Could an Englishman ever be First Minister of Scotland? That’s the question the Scottish Labour party are having to grapple with this week after Richard Leonard announced his candidacy to succeed Kezia Dugdale as leader. A former trade union organiser and chair of Scottish Labour’s executive, Leonard sounds like the perfect Corbyn candidate – until you get to the fact that he is also English.
Leonard’s opponents have been quick to jump on his nationality – briefing out that his English heritage is no small fry. They claim his Yorkshire accent could make it ‘hard’ for him to ‘connect’ with the people the party must win over to increase their vote share. One opponent goes so far as to say that picking an Englishman would be ‘disastrous’. The Conservatives – the supposed party of the union – have also got in on the action, with one senior Scottish Conservative joking that Ruth Davidson is ‘authentic, working class and Scottish’ compared to the Labour candidates.
Even if slightly hyperbolic, they’re not wrong to point out that pitching an English candidate presents unique challenges. A partial Scot myself (born in Aberdeen but with an English accent thanks to English parents), I can sympathise with Leonard’s predicament. While it’s not the case that Scots are suspicious of anyone who isn’t a cardboard cut out of William Wallace, an English accent can make you stand out – and not always in a good way. There were plenty of times at my Scottish state school that I wished I had an accent which would have allowed me to blend in more.
Often the England/Scotland rivalry is light-hearted – like the trips to the pub to cheer on whichever team is playing against England – but in recent years it’s got more visceral as issues like Scottish independence have been debated. As J K Rowling – born in England but living in Scotland – discovered, issuing a view on independence goes down particularly badly with some nationalists if you’re not deemed Scottish enough to have one. The SNP have done little to tackle the anti-English narrative that can define parts of Scottish politics. When Dave Doogan, deputy leader for the SNP in Perth and Kinross, referred to ‘red coats’ earlier this year and claimed the country had been ‘under the heel of foreign influence and power for 300 years’, no disciplinary action followed.
However, if being English does impact Leonard’s chances at becoming leader, some of the blame for that situation is with Labour. The anti-English rhetoric that makes up a lot of the SNP attitude to Westminster and devolution was aided by Scottish Labour. Throughout the Eighties, Labour argued that the Conservative party was illegitimate as it didn’t have enough Scottish MPs – that proved a gateway drug for the nationalists. Of course – by way of disclaimer – we can also point some blame at Westminster and the way in which Scotland has sometimes been overlooked in the past.
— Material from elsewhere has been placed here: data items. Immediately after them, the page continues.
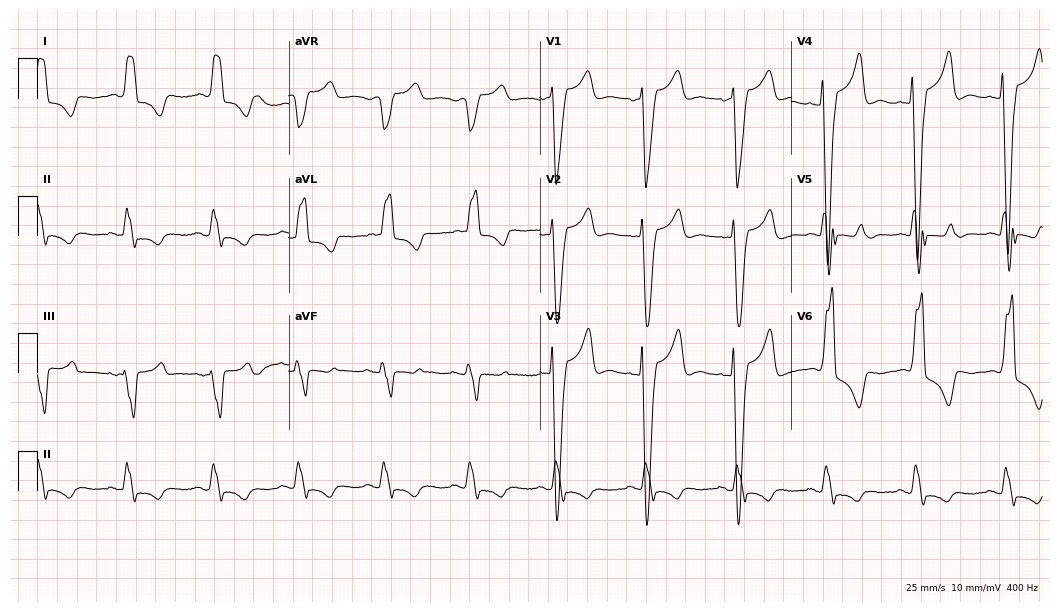
Resting 12-lead electrocardiogram (10.2-second recording at 400 Hz). Patient: a man, 78 years old. The tracing shows left bundle branch block.
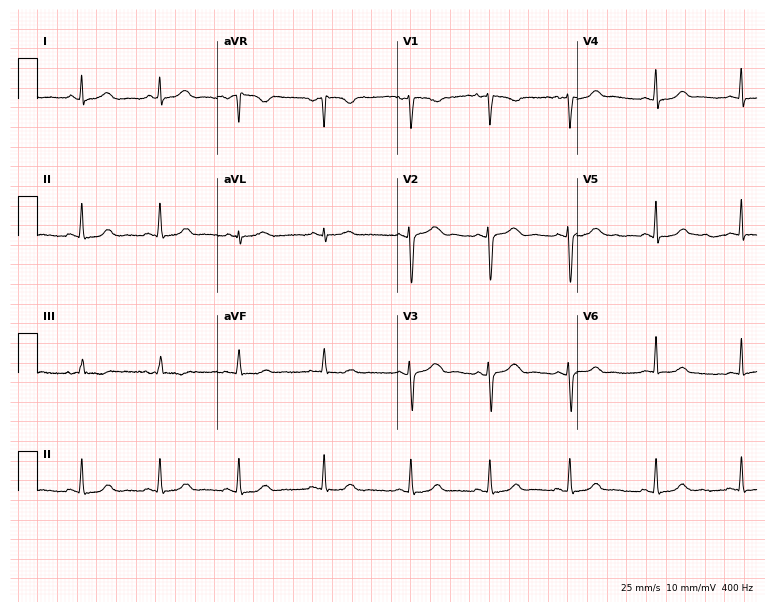
Resting 12-lead electrocardiogram. Patient: a 27-year-old woman. Read as a normal ECG.
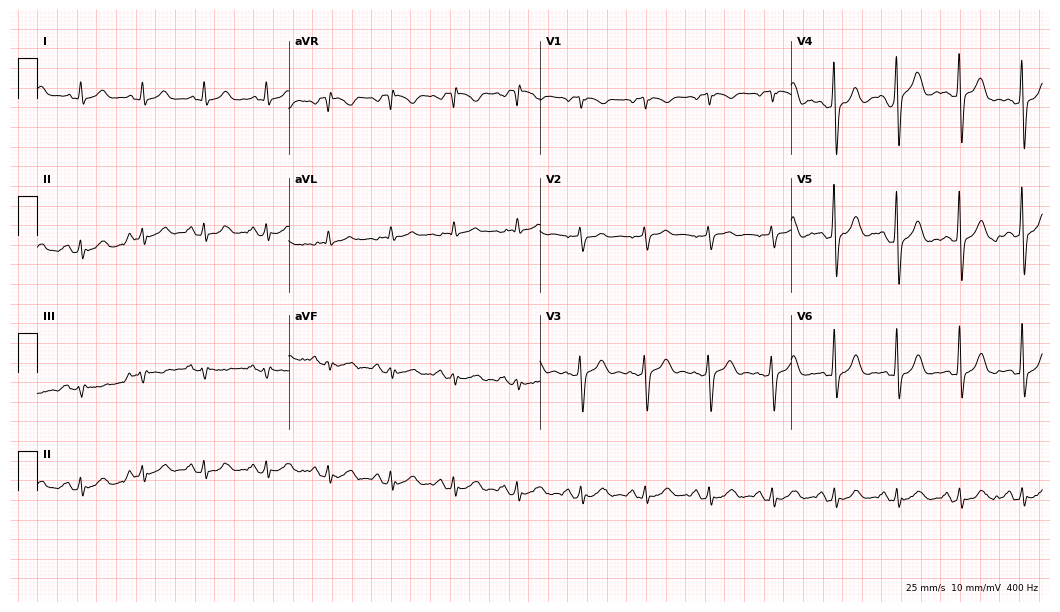
12-lead ECG from a male patient, 50 years old. Labelled as a normal ECG.
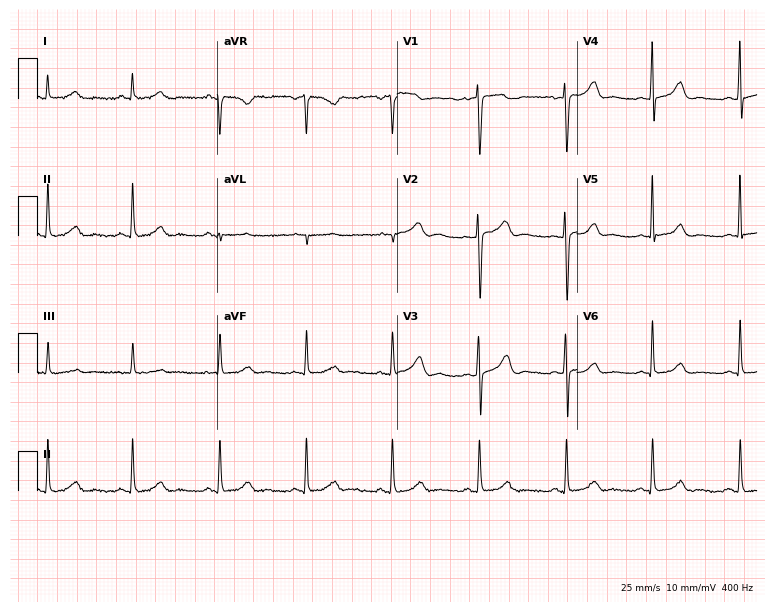
Electrocardiogram, a 45-year-old woman. Overall reading on record: normal ECG.
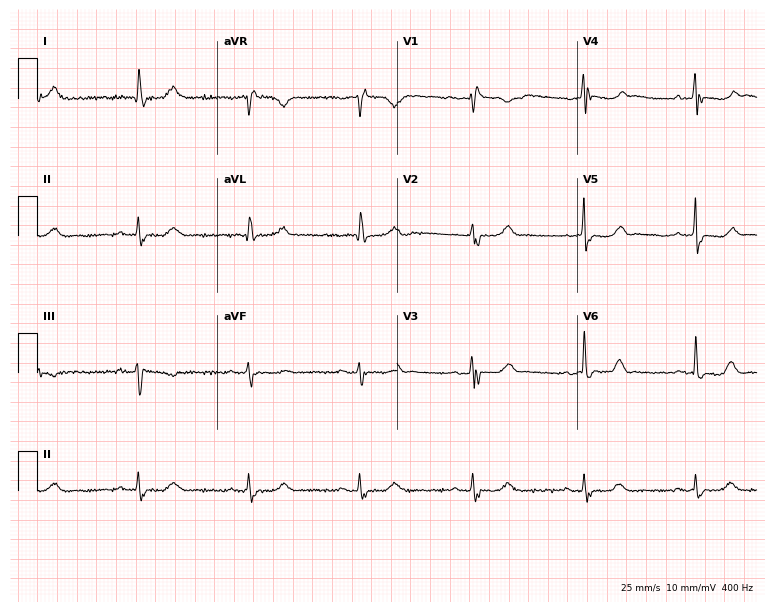
12-lead ECG from a female, 70 years old. Shows right bundle branch block.
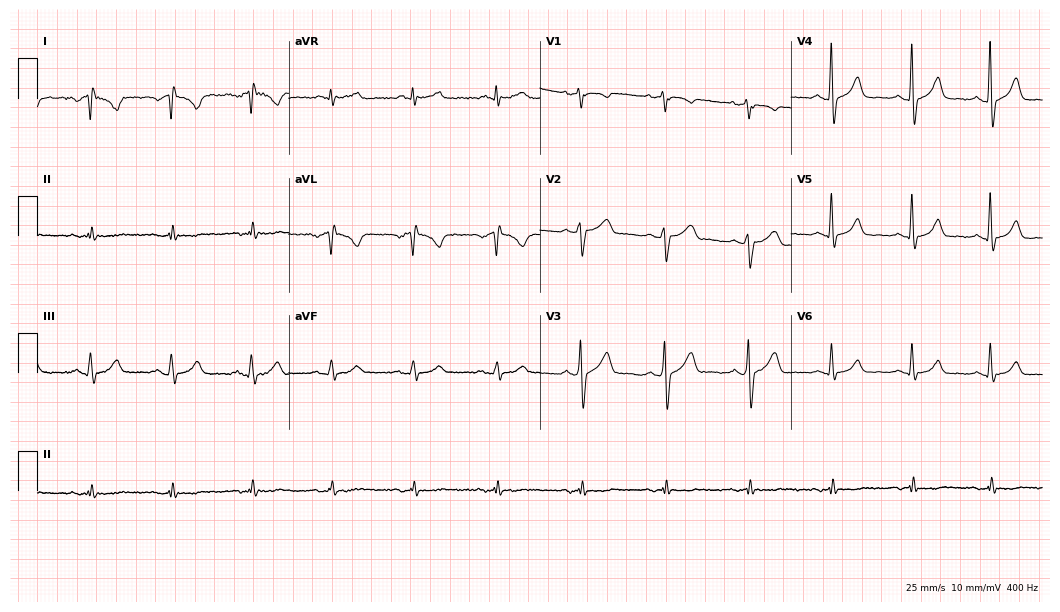
Electrocardiogram, a 58-year-old male patient. Of the six screened findings (first-degree AV block, right bundle branch block (RBBB), left bundle branch block (LBBB), sinus bradycardia, atrial fibrillation (AF), sinus tachycardia), none is recorded. Findings outside these six are not listed.
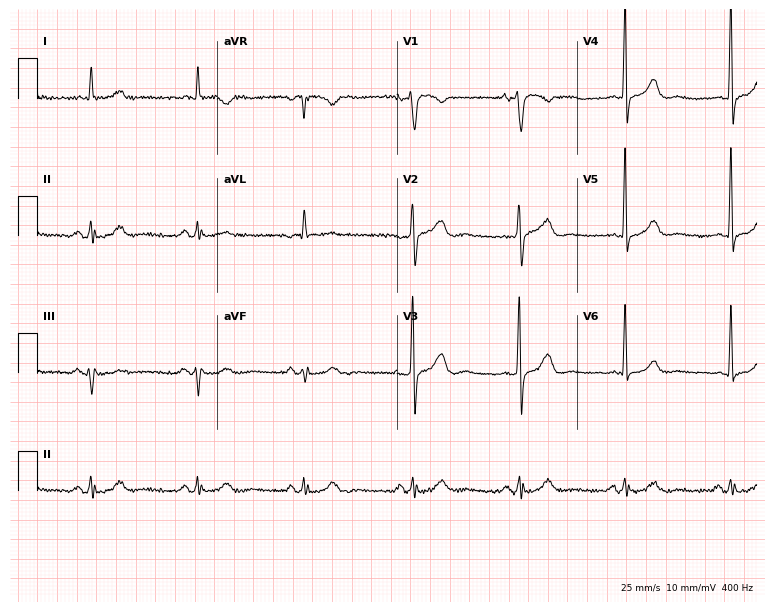
ECG (7.3-second recording at 400 Hz) — a male patient, 63 years old. Labelled as a normal ECG.
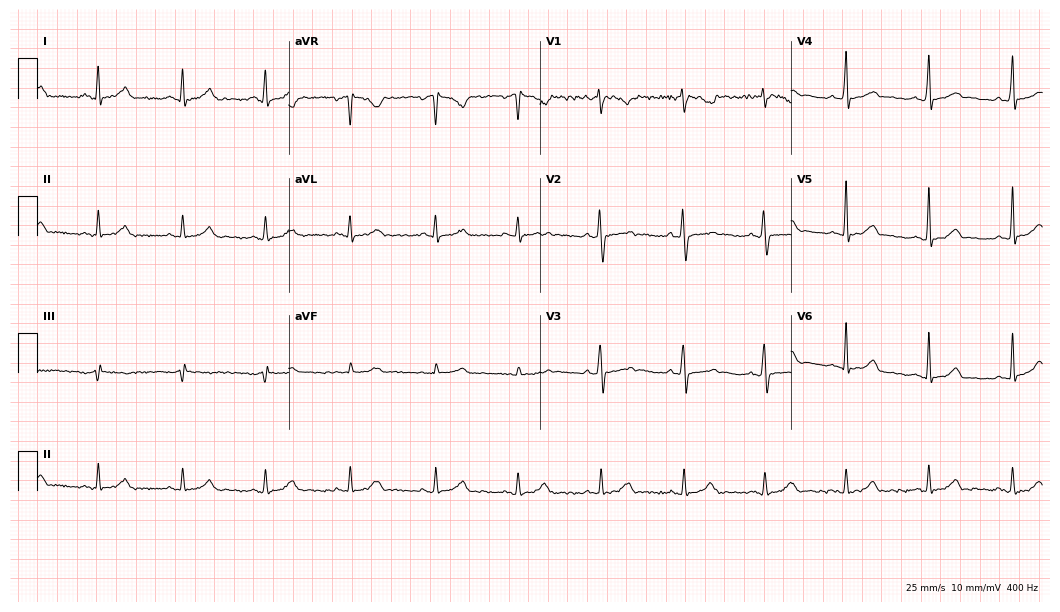
12-lead ECG from a 17-year-old female. Recorded interpretation: within normal limits.
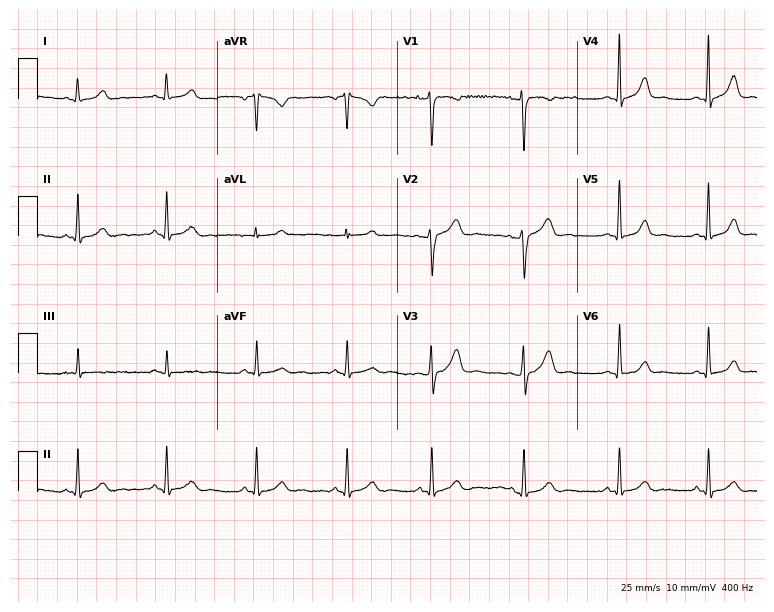
Electrocardiogram, a 21-year-old female. Of the six screened findings (first-degree AV block, right bundle branch block (RBBB), left bundle branch block (LBBB), sinus bradycardia, atrial fibrillation (AF), sinus tachycardia), none is recorded.
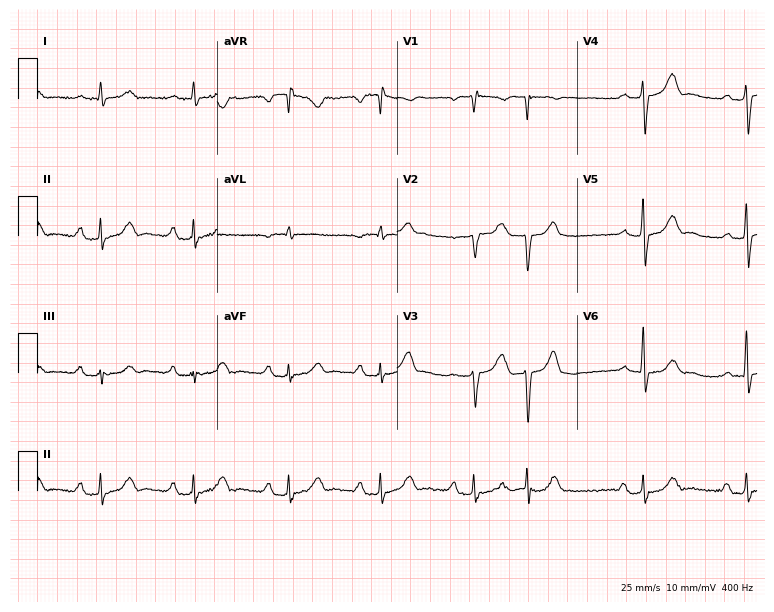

Although devolution has become associated with Scottishness, there’s no reason in theory why someone born in England couldn’t be trusted to put the interests of the Scottish people first. We’ve had Scottish Prime Ministers and there are also plenty of examples of politicians taking on important positions in countries that are not their birthplace – such as Julia Gillard, the former Australian Prime Minister from Wales. If Leonard does win the leadership, his rival politicians ought to consider the anti-English narrative they would be feeding if they were to go on the attack over his nationality. After all, it’s the very same sentiment that unionists will have to fight against if and when the issue of independence returns.